Wednesday 1 January 2014

My Very Own Happiness Project

Last night I fell asleep smiling. This doesn't happen all the time. Don't get me wrong - I am not an unhappy person. I just don't always feel happy. Most of the time I think I am too busy thinking about what I have to do next: chores to be done, lists on items to check off, appointments to keep, things to buy, do, see, eat, make etc etc. It is overwhelming, and I think that sometimes all of these things get in the way of people realizing how happy they are. I believe that is the way it is for me.

A few years ago, while on a work trip away from home, I listened to a CBC radio show where they interviewed Gretchen Rubin, the author of The Happiness Project. Gretchen talked about how she made a point to put in the time and effort into doing the things that made her happy and how it actually made her feel happier overall. I have been meaning to read the book ever since hearing the broadcast, but as with many other things, life caught up with me and this too was forgotten.


The end of an old year is often a time to reflect on the past and look to the future. We tend to view the New Year as a time of renewal and change and we often make grand plans to make our lives better. Although any day could be the day you decide to change, for some reason the turn of the year has us all thinking about what we can do to make our lives better moving forward.

Last night as the clock counted down the last hours of 2013 I too was caught up thinking about my life - reflecting on the past and looking toward the future and how I want my life to be. This year instead of my typical half-hearted resolution to eat better and exercise more I decided that I should try something different. I remembered hearing about The Happiness Project and I wondered if there were things that I could do to make myself happier overall - to feel content with myself and my life as it is; to stop and reflect on my life and to do things (even small things) or make changes (to my lifestyle, thought process etc.) that would help me to realize how happy I already am and would help make me feel happier overall. I figured I could document my 'journey' through 2014 on a blog - a place where I (and others?) could follow my path and look back at this happiness experiment to see what worked (and didn't work) and how my life and feelings have evolved over time.

And so, with this in mind, as I lay in bed after the clock struck midnight and 2014 officially began, I started making a mental list of things that made me happy. The list contained things I was thankful for, things that I liked to do, things that made me smile to think about - from the simple things to the more complex. Before long, as I was laying in bed with my eyes closed thinking of all these things that made me feel good I realized I was smiling.

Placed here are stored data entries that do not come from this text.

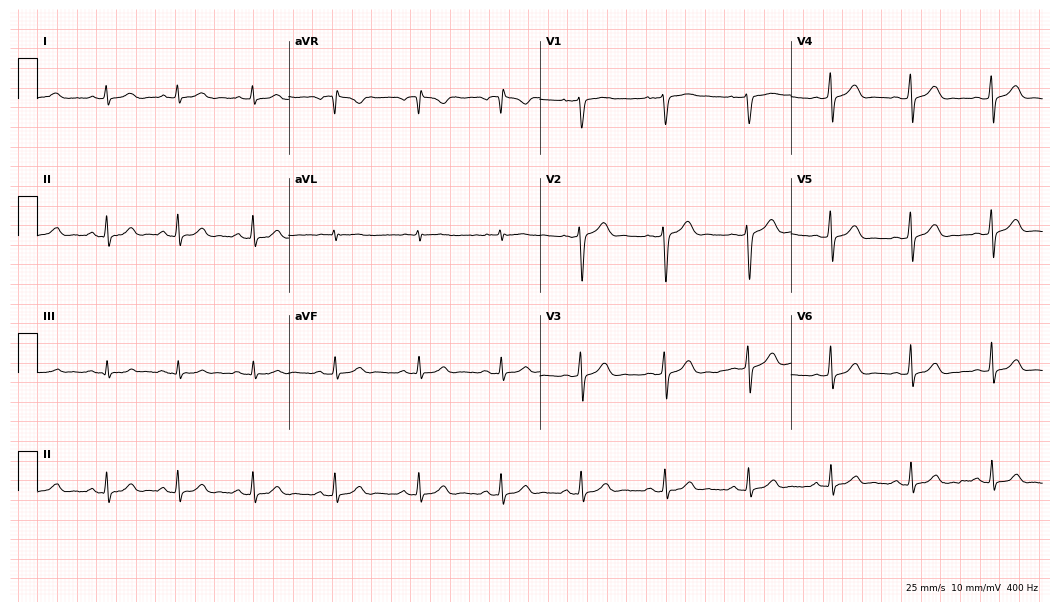
Resting 12-lead electrocardiogram. Patient: a 19-year-old woman. Read as a normal ECG.
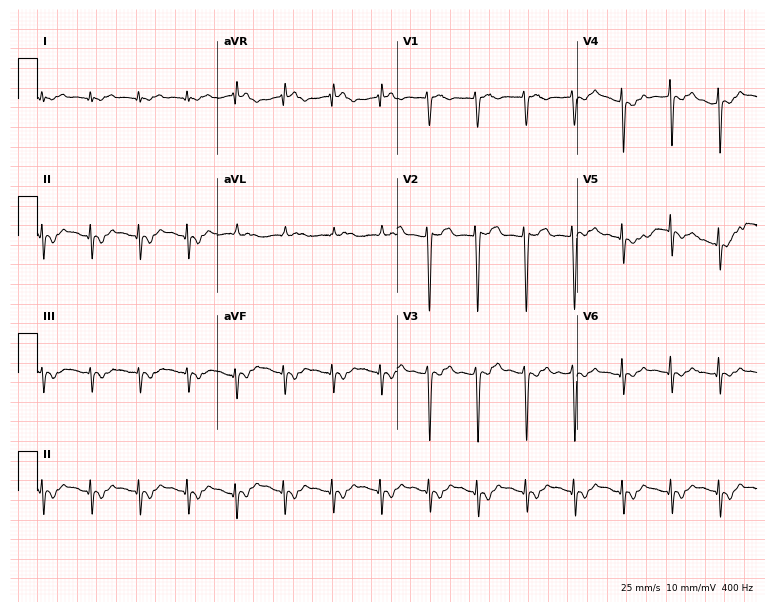
Standard 12-lead ECG recorded from an 18-year-old woman (7.3-second recording at 400 Hz). The tracing shows sinus tachycardia (a sinus rate of 100 beats per minute or more).
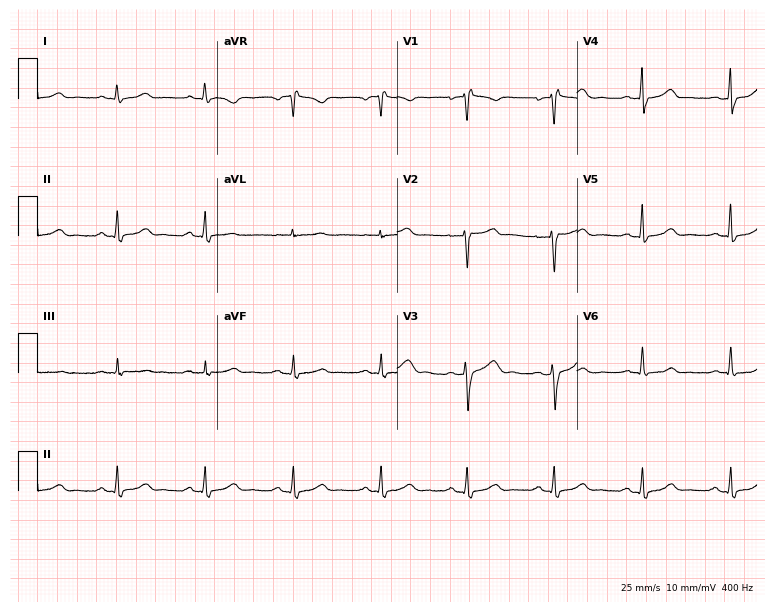
ECG (7.3-second recording at 400 Hz) — a female patient, 47 years old. Screened for six findings — first-degree AV block, right bundle branch block, left bundle branch block, sinus bradycardia, atrial fibrillation, sinus tachycardia — none is recorded.
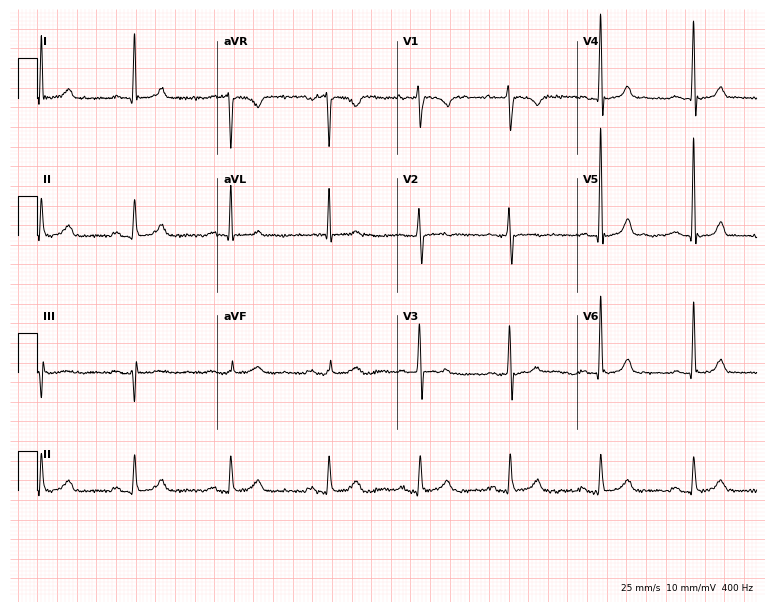
Standard 12-lead ECG recorded from a 59-year-old female (7.3-second recording at 400 Hz). None of these six findings is recorded: first-degree AV block, right bundle branch block, left bundle branch block, sinus bradycardia, atrial fibrillation, sinus tachycardia. Other findings, if any, are not listed.
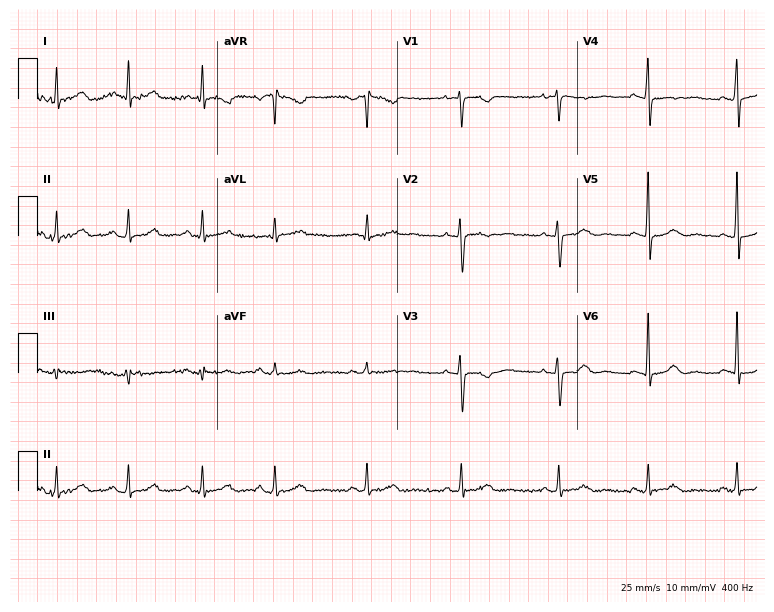
12-lead ECG from a female, 33 years old. Screened for six findings — first-degree AV block, right bundle branch block, left bundle branch block, sinus bradycardia, atrial fibrillation, sinus tachycardia — none is recorded. Findings outside these six are not listed.
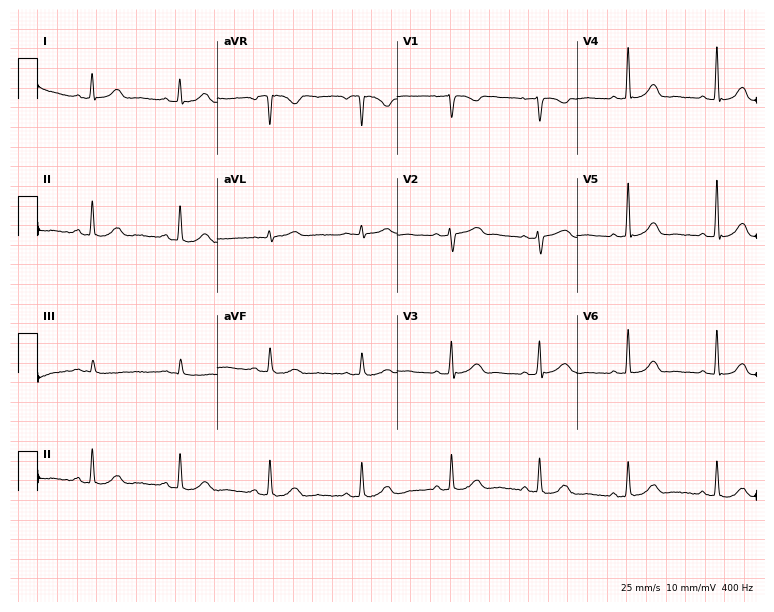
ECG — a 44-year-old woman. Screened for six findings — first-degree AV block, right bundle branch block (RBBB), left bundle branch block (LBBB), sinus bradycardia, atrial fibrillation (AF), sinus tachycardia — none is recorded.
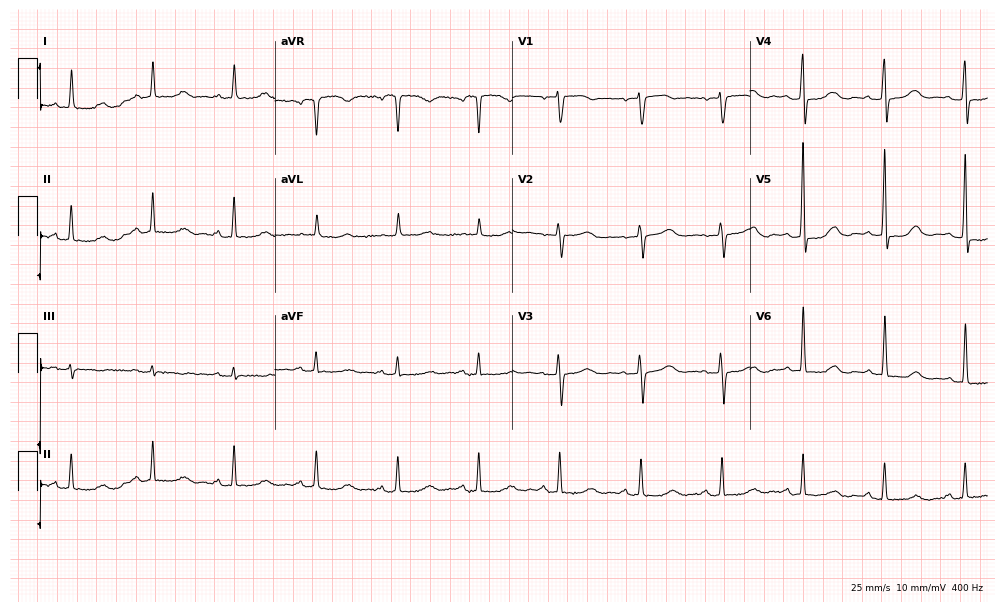
ECG (9.7-second recording at 400 Hz) — an 82-year-old female. Screened for six findings — first-degree AV block, right bundle branch block (RBBB), left bundle branch block (LBBB), sinus bradycardia, atrial fibrillation (AF), sinus tachycardia — none is recorded.
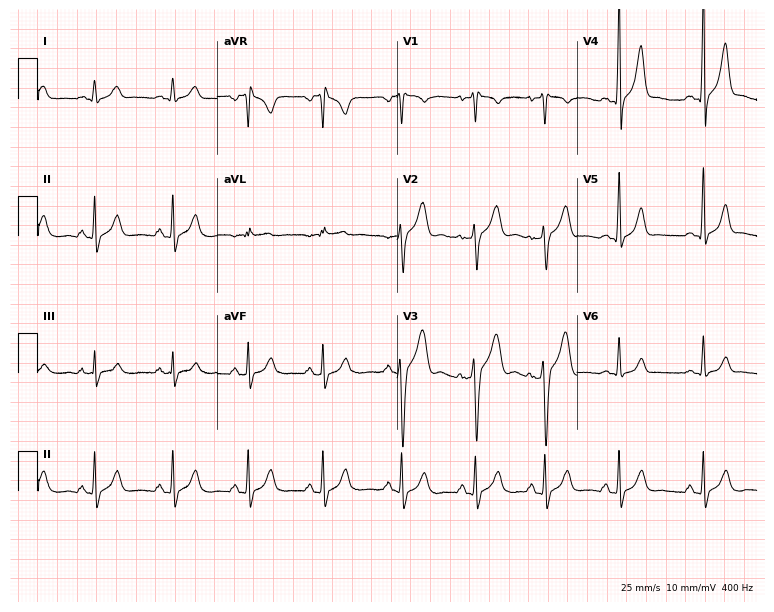
12-lead ECG from a 23-year-old male patient. Screened for six findings — first-degree AV block, right bundle branch block, left bundle branch block, sinus bradycardia, atrial fibrillation, sinus tachycardia — none is recorded.

My list went something like this:
  • My loving and healthy family
  • Hugs and kisses from my husband
  • Smiles and giggles from my son
  • My cat and dog
  • Our cozy house
  • My friends
  • Hiking, camping, canoeing
  • Playing soccer and other sports
  • Baking
  • Singing
  • Acting/being in a play
  • Traveling
  • Adventures
  • Reading a good book
  • Snuggling under a warm blanket on a cold day
  • Laying in front of a warm fire
  • Watching stars on a dark night
  • Remembering past trips/adventures
  • Photography
  • Writing
  • Crafts and sewing
  • Getting a massage/being pampered
  • Feeling like I have accomplished something 
  • Dancing
  • Yoga
  • Playing games
This is by no means an exhaustive list, and it doesn't even reflect all of the things I thought of last night, but as I write them down now and think of each one I do have a smile on my face.

So, for me, the start of my very own happiness project is this reflection on the things that I have that make me happy and some thought of the things I enjoy doing so that I can make a point of doing these things more each day. My starting point will be to try and take the time and enjoy my happy moments as they happen each day and before bed think of these things as I close my eyes and drift off the sleep. Who wouldn't want to go to bed smiling every night?